No confounding alternative programs or policies
Hoynes and Schanzenbach (2009) state that the FSP was introduced during a time of great expansion of programs for the Poor in the US. To take this into consideration, and control for possible confounding programs introduced at the same time, they control for county-by-year controls for federal spending on other social programs. They show that the introduction of this covariate does not significantly change their outcome of interest, confirming the “cleaniness” of their identification strategy.
Staggered Difference-in-Difference: Can we trust it?
In economic papers, you often have to show that your results are robust. What does that mean? You want to show that your results indeed hold, and are not just a result of specific characteristics of how you defined your estimation equation, or your data. Hoynes et al. (2016) conduct some of the most common robustness tests. These are:
- Reestimating the estimation equation for subgroups of the underyling sample
- Adding additional controls, or introducing more fixed-effects
- Conducting placebo tests
- Conducting a triple difference design
- Estimating an event study
In their paper the authors reestimate the equation by gender, to see if either male or female individuals drive the results. They reestimate their results including controls for county programs and resources available between age zero and five, to control for potential confounders.
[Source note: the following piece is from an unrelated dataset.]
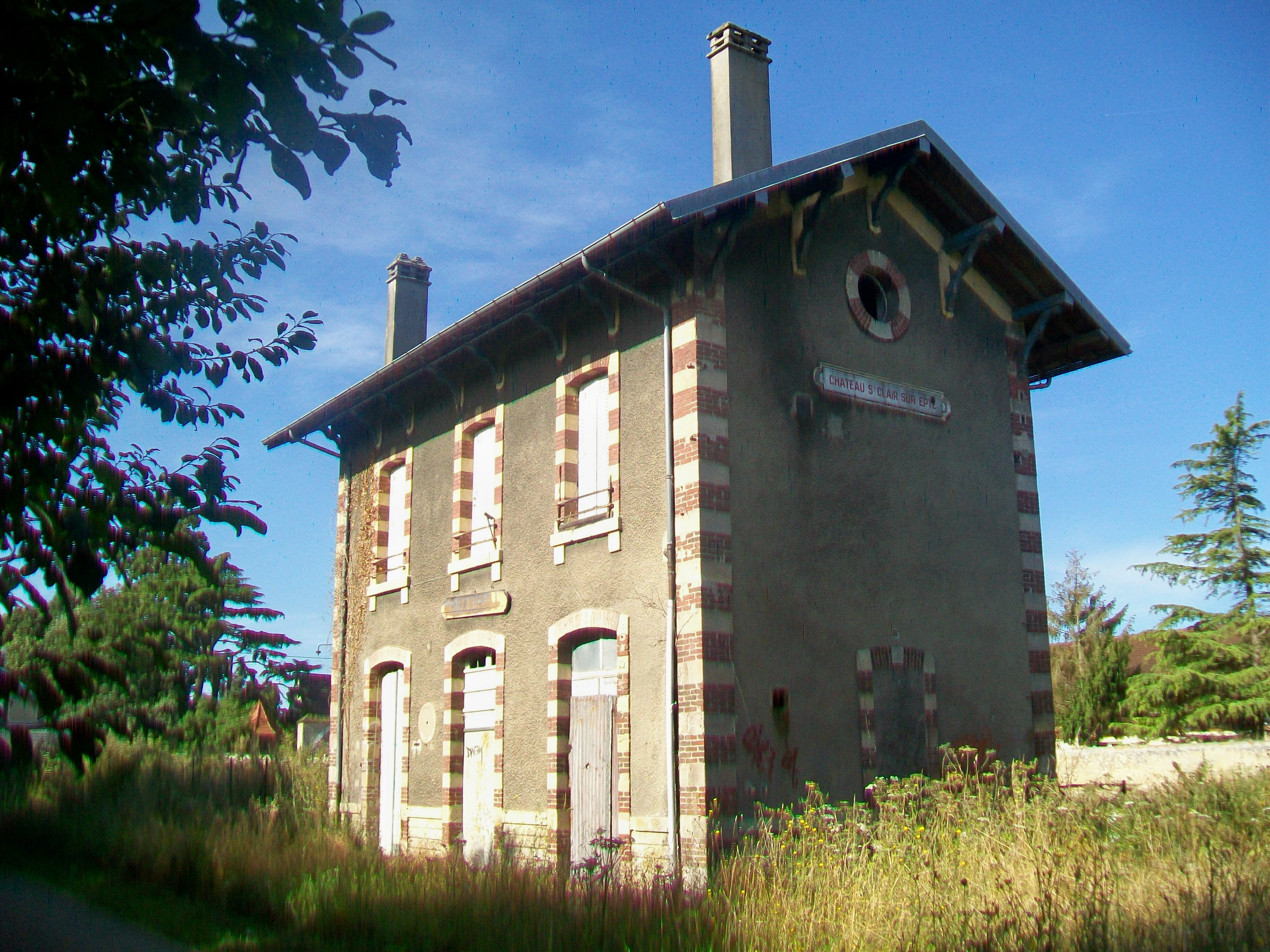 Le bâtiment-voyageurs depuis le nord-est.

And they conduct a placebo test through restricting the sample to individuals likely to be unaffected by the program (in their case restricting the sample to families with high education). To better understand the Triple-Difference estimation see my latest blogpost on Triple-Difference - Why Triple?. Hoynes et al. (2016) apply a Triple-Difference strategy interacting their treatment variable \(FSP_{cb}\) with the probability of being affected by the program, the group-level food stamp participation rate \(P_g\). The main identification assumption here then is that there are no differential trends for high participation versus low participation groups within early versus late implementing countries.
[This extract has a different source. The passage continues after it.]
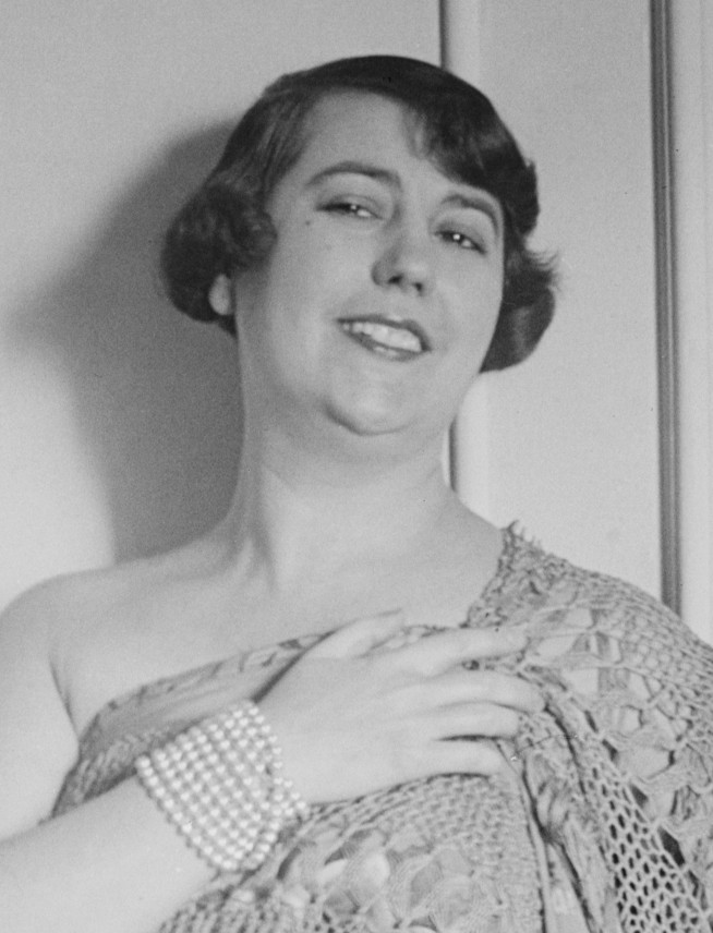 Elvira de Hidalgo (1891 - 1980), Spanish coloratura soprano, singing teacher

As many papers applying Difference-in-Difference, and especially staggered Difference-in-Difference strategies, the authors also use an event-study design to confirm the robustness of their results. I will treat this design that slightly differs from the DiD that we have seen so far in this blogpost on event studies.
Also, have in mind that there is an entire new literature emerging that analyzes what the generalized DiD estimate actually is about, and until which degree we can apply traditional interpretations of DiD estimates to a staggered Difference-in-Difference design. I will discuss this literature in a future blogpost.